За зиму границы партизанских владений расширились. Здесь стояли бригады под командованием Бабакова, Карликова, Максименко, Рындина, Шиповалова. Немцы побаивались заглядывать в эти места, и лишь изредка по ближним партизанским тылам рыскала их разведка. 

Не предчувствуя опасности, которая уже нависла над нами, бойцы шутили, смеялись, радуясь весне и скорому возвращению за линию фронта. Никто не думал, что через несколько дней многие наши товарищи погибнут в жестоких боях с карателями. 

15 апреля 1943 года мы простились с местными партизанами и жителями деревень. Наши отряды стояли здесь долго, население привыкло к нам, поэтому расставание было трогательным. Старики, женщины, детишки вышли на улицу. Каждому хотелось сказать доброе слово, пожать руку и обнять полюбившихся бойцов. Не обошлось и без слез. Крестьянки совали партизанам на дорогу вареные яйца, лепешки, хлеб, просили выполнить наказ — передать советским воинам, чтобы они скорее освободили от врага их деревни. 
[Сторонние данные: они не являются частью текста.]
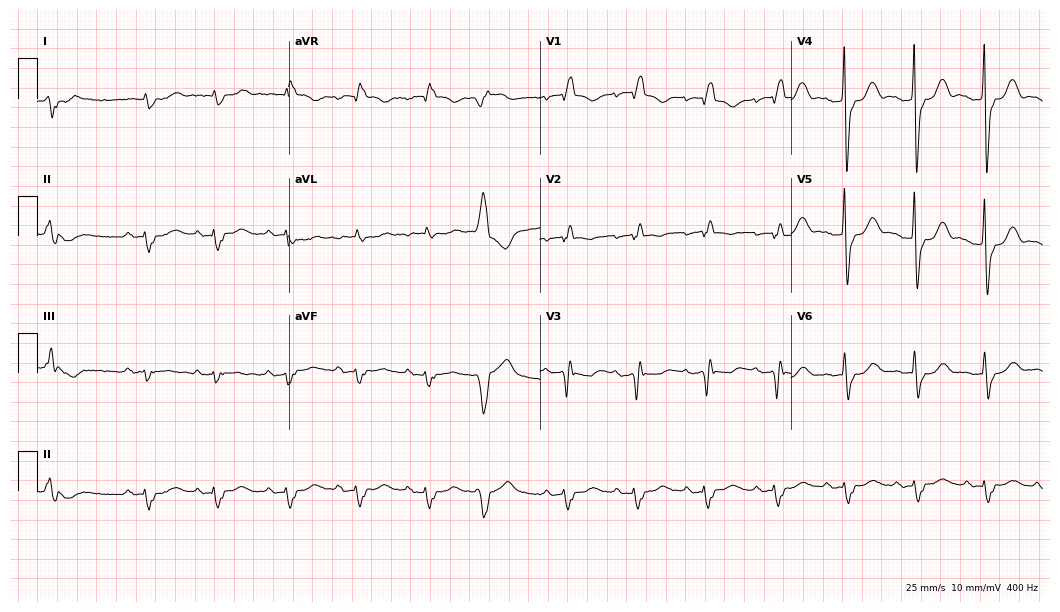
ECG (10.2-second recording at 400 Hz) — a female, 46 years old. Findings include right bundle branch block.

К вечеру наши два небольших отряда миновали последний партизанский опорный пункт — деревню Бокалово, занятую отрядом Григория Заритовского. Когда стемнело, подошли к разлившейся весенним половодьем речке. На карте значился мост, и мы сразу выслали туда разведку. Вскоре выяснилось, что мост и деревня, расположенная за рекой, заняты немцами, которые прибыли сюда вечером с обозом. 

— Наверное, заготовители. Дадут храпака ночку, а утром пойдут деревни грабить, — высказал предположение Яковлев. 

Мы посоветовались и решили сутки обождать. Другой переправы поблизости не было, а вступать в схватку с гитлеровцами, не зная их сил, неразумно. Отряды отошли назад на два километра и расположились в деревне Вережье. Пока там размещались, наши разведчики задержали какого-то парня.